If you have been led to believe that the Chinese people do not have a voice in China, think again. It may not be a voice expressing political opinions, but it is a voice.

One example of the power of those voices happened December 2009 and had to do with electric bikes. When new regulations threatened to restrict the use of e-bikes and ban them from public roads, opposition from the e-bike industry and bike riders stopped the regulations in their tracks.

Tim Snaith said, “I’m not surprised that Chinese riders are up in arms. A huge amount of the population rely on electric bikes on a daily basis in a way that UK riders don’t.”  Source: Bike Radar.com

Adrienne Mong of NBC News said, “The news triggered a heated debate that was played out all over the Chinese-language media and on the Internet. Eventually, the government backed down, and it’s been left up to industry groups to figure out new guidelines.” Source: Gr-r-r-r! Why I hate China’s e-bikes

When we visit China, we mostly walk (long distances), take taxis or use the subways, but I have admired the electric bikes that crowd China’s streets.

However, don’t count on us changing how we get around when in China, since many of the drivers in China drive crazy. The crowded urban streets behave more like an NFL game in the Super Bowl. I’ve often observed that red lights at intersection are ignored and crossing any street and sometimes even using sidewalks is risky and the only thing lower in the food chain than an electric bike are pedestrians risking lives as they cross streets even legally in a crosswalk.

That e-bike debate sounds similar to America where public debates often have an impact on government policy since the majority rules. Well, in theory the majority rules, since in America the majority is often ignored while we constantly hear from loud minorities such as the Tea Party or Occupy Movement, PETA, or the Million Woman March, which has only a few thousand members.

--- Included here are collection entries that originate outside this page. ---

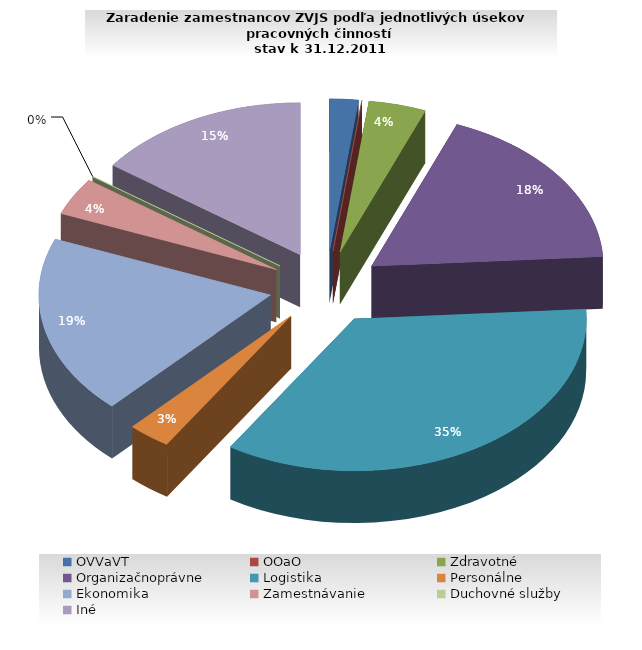
| Category | Series 0 |
|---|---|
| OVVaVT | 2 |
| OOaO | 0 |
| Zdravotné | 4 |
| Organizačnoprávne | 18 |
| Logistika | 35 |
| Personálne | 3 |
| Ekonomika | 19 |
| Zamestnávanie | 4 |
| Duchovné služby | 0 |
| Iné | 15 |

It also doesn’t help that about half of eligible voters in the U.S. seldom or never vote and the U.S. president is not elected by the popular vote but by a few hundred loyal party members (Republican and/or Democratic) in the Electoral College.

However, back in China, more than two years after the e-bike protest, Tea Leaf Nation reported on February 23, 2012 about a weibo Blog that was deleted by Sina Weibo, a popular Chinese microblogging platform, but what was deleted was soon restored thanks to widespread outrage and threats that the majority of Chinese would switch to Twitter and Facebook.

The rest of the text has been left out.